**MATERIAL PROVIDED**.
[Start of section]

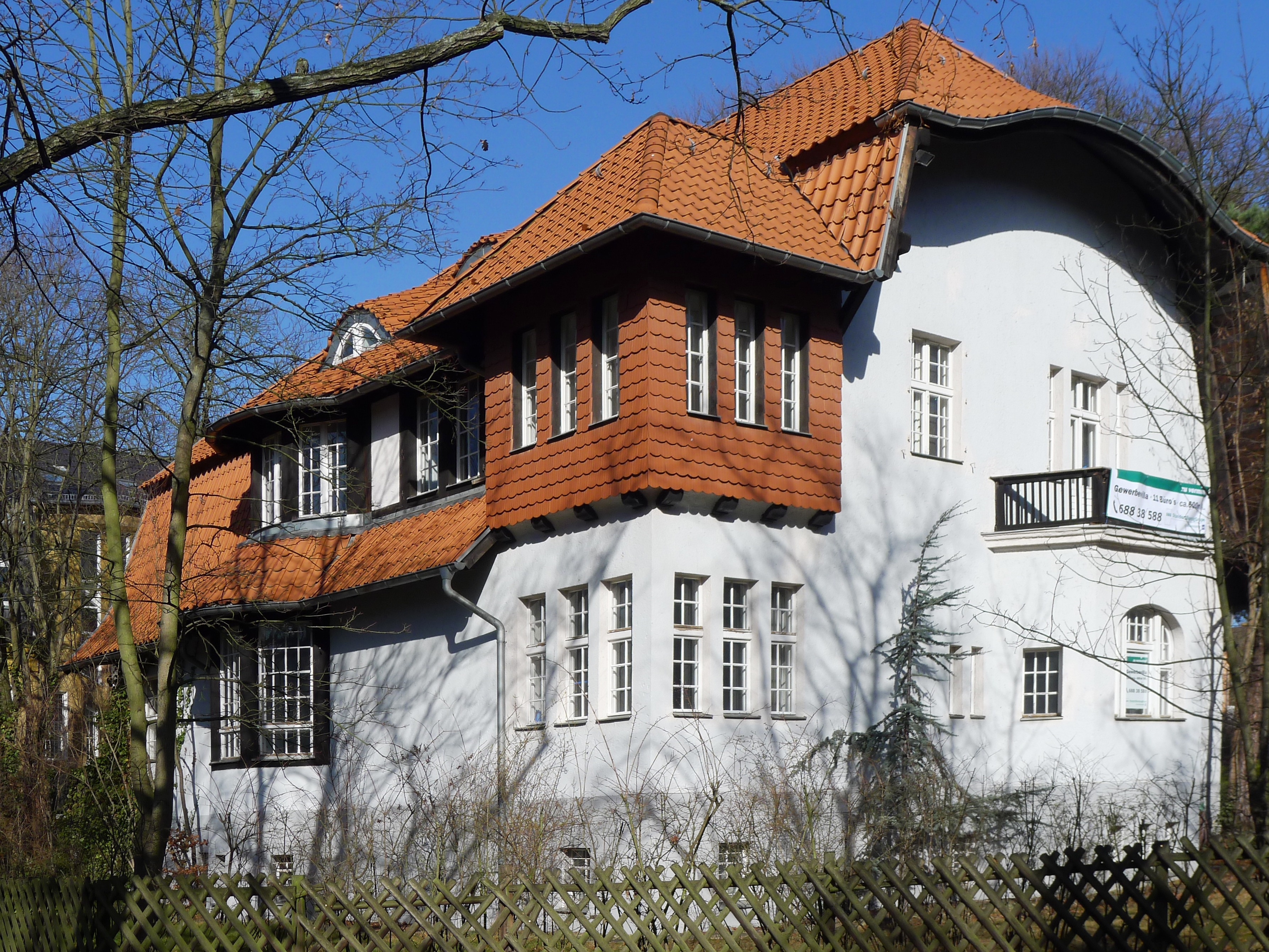 Landhaus
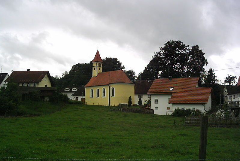 Kapelle im Teilort Eichenberg, 88450 Berkheim, Deutschland
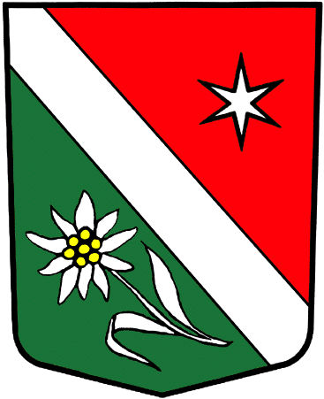 Wappen von Randa Kanton Wallis Schweiz
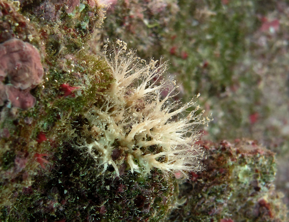 Un foraminifère benthique, probablement Miniacina miniacea à la Réunion.

[End of section]

**TASK GOAL**. From the line containing "Wappen von Randa Kanton Wallis Schweiz" through the last line of the data above, write out every line word for word, and nothing else. Do not include the pictures.

**PROBLEM SOLUTION**.
 Wappen von Randa Kanton Wallis Schweiz
 Un foraminifère benthique, probablement Miniacina miniacea à la Réunion.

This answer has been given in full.